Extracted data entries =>
# # #
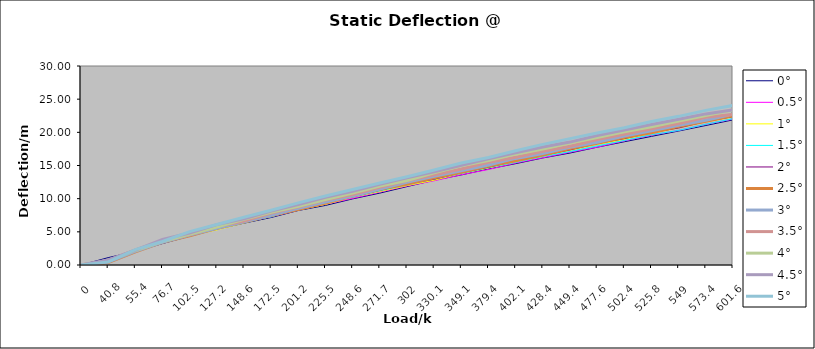
| Category | 0° | 0.5° | 1° | 1.5° | 2° | 2.5° | 3° | 3.5° | 4° | 4.5° | 5° |
|---|---|---|---|---|---|---|---|---|---|---|---|
| 0.0 | 0 | 0 | 0.04 | 0 | 0 | 0.02 | 0.01 | 0 | 0.01 | 0.01 | 0 |
| 40.8 | 1.11 | 0.47 | 0.71 | 0.59 | 0.36 | 0.39 | 0.45 | 0.69 | 0.58 | 0.76 | 0.47 |
| 55.4 | 2.05 | 1.97 | 2.22 | 2.15 | 2.09 | 2 | 2.07 | 2.26 | 2.19 | 2.25 | 2.32 |
| 76.7 | 3.23 | 3.32 | 3.31 | 3.33 | 3.3 | 3.43 | 3.43 | 3.64 | 3.54 | 3.84 | 3.55 |
| 102.5 | 4.36 | 4.58 | 4.43 | 4.63 | 4.57 | 4.41 | 4.53 | 4.58 | 4.62 | 4.83 | 5.04 |
| 127.2 | 5.39 | 5.46 | 5.29 | 5.46 | 5.41 | 5.53 | 5.53 | 5.79 | 5.71 | 6.09 | 6.1 |
| 148.6 | 6.31 | 6.49 | 6.34 | 6.53 | 6.49 | 6.51 | 6.51 | 6.63 | 6.87 | 6.96 | 7.2 |
| 172.5 | 7.16 | 7.28 | 7.33 | 7.26 | 7.41 | 7.44 | 7.5 | 7.82 | 7.96 | 8.13 | 8.25 |
| 201.2 | 8.22 | 8.29 | 8.28 | 8.48 | 8.41 | 8.41 | 8.55 | 8.77 | 8.87 | 9.13 | 9.36 |
| 225.5 | 8.98 | 9.17 | 9.15 | 9.4 | 9.37 | 9.35 | 9.48 | 9.79 | 9.87 | 10.19 | 10.39 |
| 248.6 | 9.97 | 10.05 | 10.21 | 10.23 | 10.28 | 10.38 | 10.4 | 10.62 | 10.86 | 11.11 | 11.39 |
| 271.7 | 10.84 | 10.99 | 11.07 | 11.18 | 11.27 | 11.4 | 11.45 | 11.73 | 11.91 | 12.17 | 12.36 |
| 302.0 | 11.82 | 11.91 | 11.97 | 12.08 | 12.21 | 12.2 | 12.48 | 12.68 | 12.74 | 13.14 | 13.31 |
| 330.1 | 12.79 | 12.7 | 12.78 | 12.99 | 12.95 | 13.13 | 13.38 | 13.59 | 13.88 | 14.06 | 14.33 |
| 349.1 | 13.58 | 13.61 | 13.81 | 13.8 | 13.91 | 13.96 | 14.2 | 14.48 | 14.94 | 15.02 | 15.38 |
| 379.4 | 14.48 | 14.4 | 14.63 | 14.69 | 14.74 | 14.92 | 15.08 | 15.48 | 15.76 | 16.02 | 16.21 |
| 402.1 | 15.28 | 15.38 | 15.53 | 15.48 | 15.69 | 15.72 | 16.07 | 16.25 | 16.71 | 16.92 | 17.22 |
| 428.4 | 16.14 | 16.17 | 16.36 | 16.35 | 16.52 | 16.57 | 16.81 | 17.15 | 17.47 | 17.79 | 18.18 |
| 449.4 | 16.88 | 17.01 | 17.3 | 17.1 | 17.35 | 17.56 | 17.76 | 17.89 | 18.4 | 18.53 | 19.05 |
| 477.6 | 17.76 | 17.77 | 18.18 | 17.94 | 18.31 | 18.35 | 18.5 | 18.92 | 19.2 | 19.52 | 19.89 |
| 502.4 | 18.58 | 18.71 | 18.94 | 18.77 | 19.05 | 19.24 | 19.45 | 19.7 | 20.08 | 20.34 | 20.7 |
| 525.8 | 19.39 | 19.58 | 19.84 | 19.64 | 19.95 | 19.95 | 20.22 | 20.55 | 20.82 | 21.18 | 21.63 |
| 549.0 | 20.2 | 20.29 | 20.66 | 20.29 | 20.66 | 20.9 | 21.06 | 21.33 | 21.71 | 21.97 | 22.41 |
| 573.4 | 21.03 | 21.21 | 21.56 | 21.22 | 21.62 | 21.67 | 21.83 | 22.28 | 22.54 | 22.78 | 23.31 |
| 601.6 | 21.88 | 22 | 22.31 | 22.05 | 22.37 | 22.52 | 22.72 | 22.71 | 23.38 | 23.38 | 24.05 |
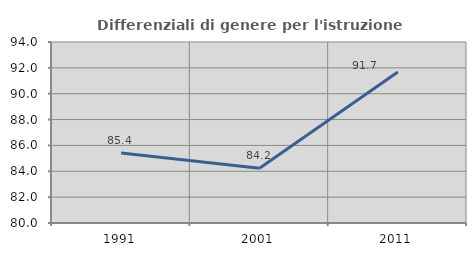
| Category | Differenziali di genere per l'istruzione superiore |
|---|---|
| 1991.0 | 85.417 |
| 2001.0 | 84.243 |
| 2011.0 | 91.672 |
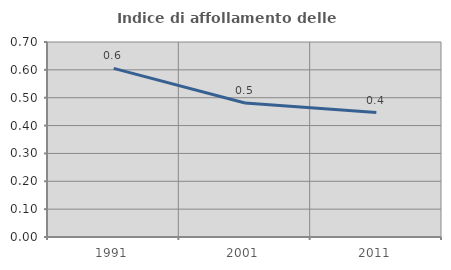
| Category | Indice di affollamento delle abitazioni  |
|---|---|
| 1991.0 | 0.605 |
| 2001.0 | 0.481 |
| 2011.0 | 0.447 |
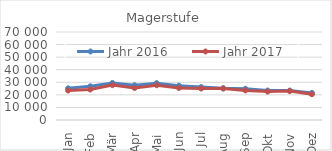
| Category | Jahr 2016 | Jahr 2017 |
|---|---|---|
| 0 | 25187.494 | 23434.349 |
| 1 | 26803.803 | 24231.928 |
| 2 | 29463.902 | 27750.984 |
| 3 | 27641.45 | 25444.677 |
| 4 | 29295.812 | 27671.439 |
| 5 | 27337.831 | 25501.27 |
| 6 | 26191.607 | 25007.045 |
| 7 | 25307.153 | 24985.933 |
| 8 | 24871.506 | 23513.636 |
| 9 | 23429.684 | 22605.32 |
| 10 | 23413.688 | 23012.357 |
| 11 | 21543.585 | 20472.043 |
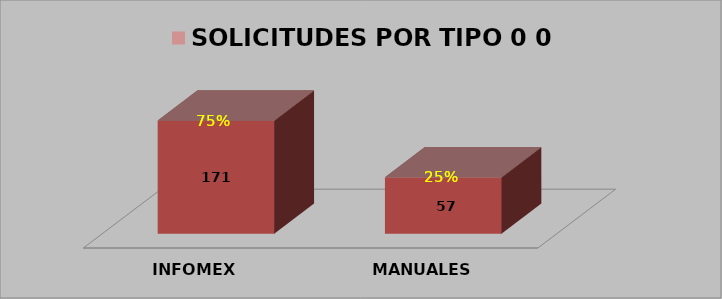
| Category | SOLICITUDES POR TIPO 0 0 0 |
|---|---|
| INFOMEX | 0.666 |
| MANUALES | 0.331 |
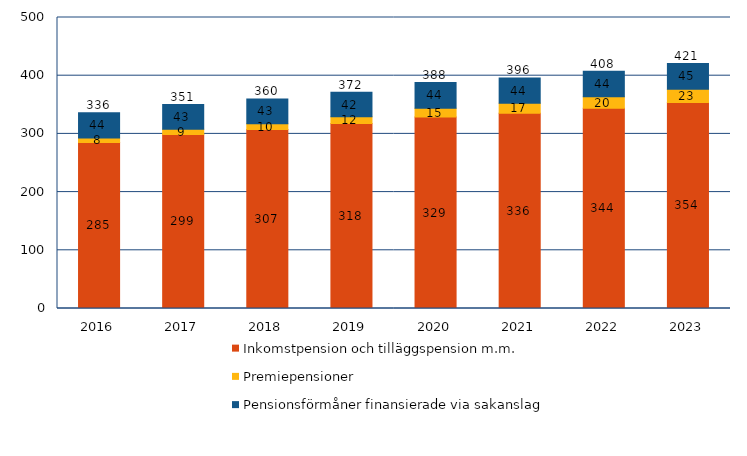
| Category | Inkomstpension och tilläggspension m.m. | Premiepensioner | Pensionsförmåner finansierade via sakanslag | Series 3 |
|---|---|---|---|---|
| 2016.0 | 285.357 | 7.598 | 43.541 | 336.496 |
| 2017.0 | 299.103 | 9.081 | 42.508 | 350.692 |
| 2018.0 | 307.355 | 10.141 | 42.538 | 360.034 |
| 2019.0 | 317.676 | 11.72 | 42.125 | 371.521 |
| 2020.0 | 329.161 | 14.825 | 44.24 | 388.226 |
| 2021.0 | 335.588 | 17.118 | 43.518 | 396.224 |
| 2022.0 | 344.077 | 19.724 | 43.764 | 407.565 |
| 2023.0 | 353.985 | 22.551 | 44.541 | 421.077 |
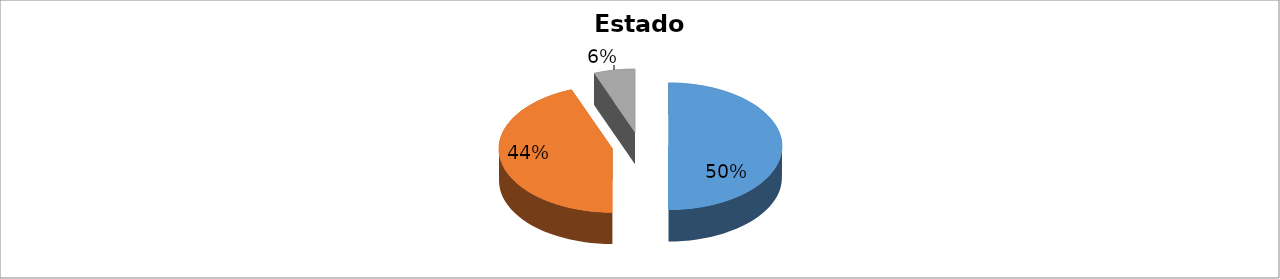
| Category | Series 0 |
|---|---|
| Casado(a)/unión libre | 0.5 |
| Soltero | 0.441 |
| Otro | 0.059 |
# # #
Required action =>
For the word "Category", go through the records and show each line that carries it.

Task result =>
| Category | 0° | 0.5° | 1° | 1.5° | 2° | 2.5° | 3° | 3.5° | 4° | 4.5° | 5° |
| Category | Differenziali di genere per l'istruzione superiore |
| Category | Indice di affollamento delle abitazioni  |
| Category | Jahr 2016 | Jahr 2017 |
| Category | SOLICITUDES POR TIPO 0 0 0 |
| Category | Inkomstpension och tilläggspension m.m. | Premiepensioner | Pensionsförmåner finansierade via sakanslag | Series 3 |
| Category | Series 0 |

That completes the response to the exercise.